野生動物の法獣医学と野生動物医学の現状【第8回】野生動物医学とワンヘルス-傷病鳥救護との関連性

ワンヘルスを標的にする保全医学

前々回まで、野外で見つけられて変質し、獣医病理学が対応しない野生鳥獣の死体について、死因解析を試みた事例を紹介しました。それをきっかけに、新たな領域である「野生動物の法獣医学」を少しでも身近に感じていただけたら嬉しいです。もちろん「このようなコトが普通である」と感じてしまうほど、たびたび起きてほしくはありませんが……。

ところで、この「野生動物の法獣医学」はワンヘルスを目標とする野生動物医学の中で重要な位置を占めると見なされます(浅川, 2021a;浅川・徳宮, 2023)。まず、ワンヘルスとは、ヒトの健康、飼育動物の健康および自然生態系の健康(健全性)の重なった部分の「一つの健康」を指す言葉です。そこを目指して医学・獣医学・保全生態学などが連携し、学際的な研究をする分野が保全医学です。

しかし、理念を言葉で議論するだけでなく、実際に立ち向かうとなれば(ワンヘルス・アプローチ)、現実問題として、大学(学部学科間)、研究機関(農業系、医学系、環境系等)あるいは行政(省庁や自治体内)のタテ割りや競合関係の影響から逃れることは難しく、3分野いずれかに偏ってしまうことは避けられません。

そして、野生動物医学と「野生動物の法獣医学」

ひとまず、獣医学に軸足を置いて、ワンヘルス・アプローチを試みるのが野生動物医学で、その好例となるのが新型コロナウイルス感染症や、高病原性鳥インフルエンザなどの新興感染症に関する研究です。その発生機序や制圧などを喫緊の課題として、獣医ウイルス学や、感染症学の大学教員・研究者および公衆/動物衛生の獣医師が、野生のコウモリ類や水鳥類などから得たウイルスと格闘をしています。

僕の専門は感染症の一種である寄生虫病ですが、ウイルス性疾患と比べると、多くの場合は波及する規模が限定的です。緊急度もそれほど高くはないので、じっくりと考える余裕があり、ワンヘルス・アプローチの枠組みを案出できました(図1)。

図1:新興的な寄生虫病を標的にしたワンヘルス・アプローチを示す概念図(浅川, 2021aを改変)

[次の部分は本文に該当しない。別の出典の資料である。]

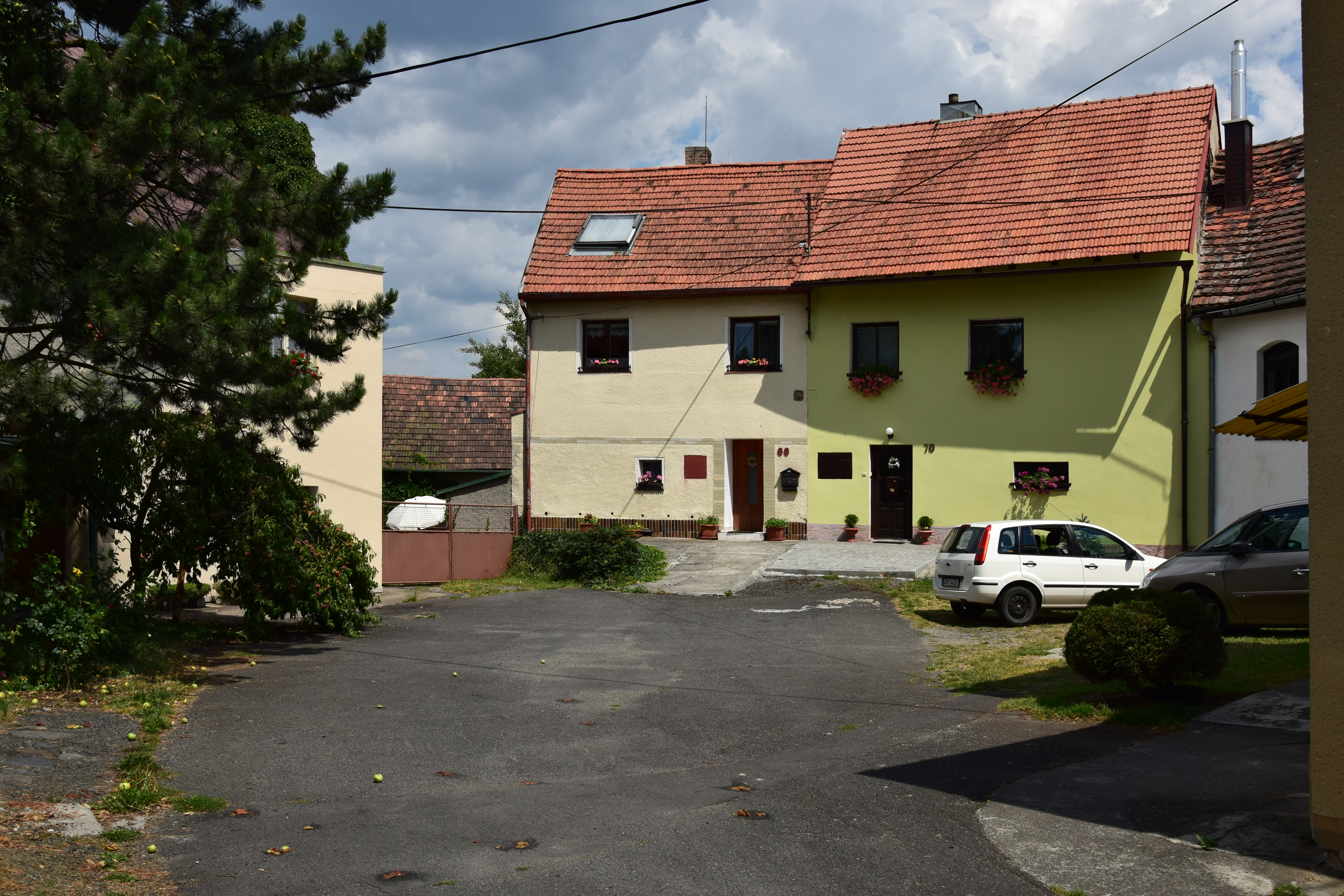 Svrčovec – prostor tvrziště obestavěný domy

このアプローチの先触れ的な材料は、ラボに運ばれた死体です。そのようなことから、野生動物医学では「野生動物の法獣医学」に重きを置く必要があると申しました。「死体は自然からの警告。しっかりと向き合おう!」ということです。

野生動物医学の医療術と救護

死体が大事なことは、よくわかりましたね。しかし、獣医学は動物を救命する獣医療が基盤です。当然、野生動物医学も獣医学ですから、その使命から逃れることはできません。前回も述べましたが、実際には、野生動物医学の専門職大学院は、動物園・水族館飼育動物などの多様な動物への医療訓練の場でした。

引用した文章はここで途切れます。